A government watchdog who attempted to have former Gov. Chris Christie prosecuted for official misconduct in connection with the Bridgegate scandal has no standing to demand that a special prosecutor be appointed in the case, a New Jersey appeals court has ruled.

The three-judge Appellate Division panel in an unpublished opinion released Monday turned aside an appeal from retired Teaneck firefighter William Brennan, who had asked that a special prosecutor be appointed to review the case, in which a complaint filed by Brennan previously was dismissed.

“Other than as a possible witness, a citizen complainant has no further role in the criminal prosecution,” Appellate Division Judges Joseph Yannotti, Garry Rothstadt and Robert Gilson said. “There is no authority in this state for a court to appoint a special prosecutor under the circumstances here.”

Bergen County Assignment Judge Bonnie Mizdol ruled last March that Brennan failed to demonstrate that the Bergen County Prosecutor's Office was biased in Christie's favor when it dismissed the misconduct complaint.

Brennan claimed in the complaint that Christie knew about the politically motivated September 2013 George Washington Bridge lane closures while they were underway, but failed to take steps to end the scheme.

Brennan's attorney, Brick solo Donald Burke, said he was disappointed with the ruling.

“At a time when public trust in our government institutions has fallen to record lows, a judicial system that fails to hold powerful government officials accountable undermines the public's trust in the government,” Burke said, adding that the court should have appointed a prosecutor who is “not answerable to the governor” and “is free from the inherent conflict and self-interest of the Bergen County Prosecutor's Office.”

He added that the appellate court “failed to appreciate that the judiciary has a duty to avoid the public perception of an appearance of impropriety. Creating hurdles to proper judicial oversight to avoid an appearance of impropriety, such as standing, undermines the integrity of the judicial system.”

Christie's attorney, Kevin Marino, took the opposite view.

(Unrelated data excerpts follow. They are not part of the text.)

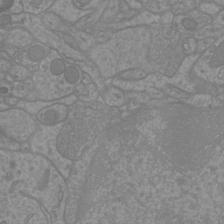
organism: Mouse
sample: Cortical neurons
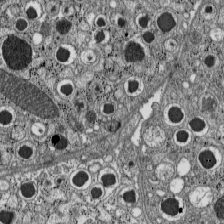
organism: C57BL Mouse
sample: Pancreatic islet
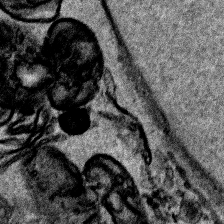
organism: Human
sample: Mitochondria in HCT116 cells
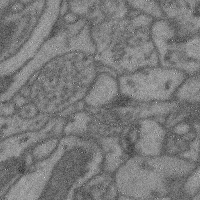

“We are particularly pleased that, in addition to affirming the trial court's dismissal of Mr. Brennan's complaint, the Appellate Division roundly rejected the fanciful notion on which that complaint was based: that a citizen complainant can somehow arrogate the awesome power of the prosecutor and, into the bargain, disqualify that public official's entire office from performing their sworn function,” said Marino, of Marino, Tortorella & Boyle in Chatham.

The Attorney General's Office, which represented the state and the Bergen County Prosecutor's  Office, had no comment.

Brennan claimed the March 2 decision by John Higgins III, the first assistant Bergen County prosecutor, to not proceed with the prosecution lacked impartiality. Higgins took on the case after Bergen County Prosecutor Gurbir Grewal—appointed by Christie to that post, and since appointed attorney general by current Gov. Phil Murphy—removed himself from the case. Mizdol rejected Brennan's claims and said Higgins' assertions that he could not prove the charges beyond a reasonable doubt was a valid reason to terminate the complaint.

Mizdol also rejected Brennan's bid to refer the case to a grand jury, finding he lacked standing to make that request because it was not pleaded in his initial petition or his appeal. Mizdol added that, even if the relief were not procedurally precluded, it would be substantively denied.

Higgins's termination of the complaint came after Roy McGeady, Bergen County's presiding judge of municipal court, ruled that probable cause existed to support the complaint but denied Brennan's bid for a special prosecutor. Brennan appealed the decision regarding the special prosecutor to Mizdol.

The appeals court agreed with the lower courts' rulings on Brennan's lack of standing.

“We conclude that such standing does not exist,” the Appellate Division judges said in the per curiam decision.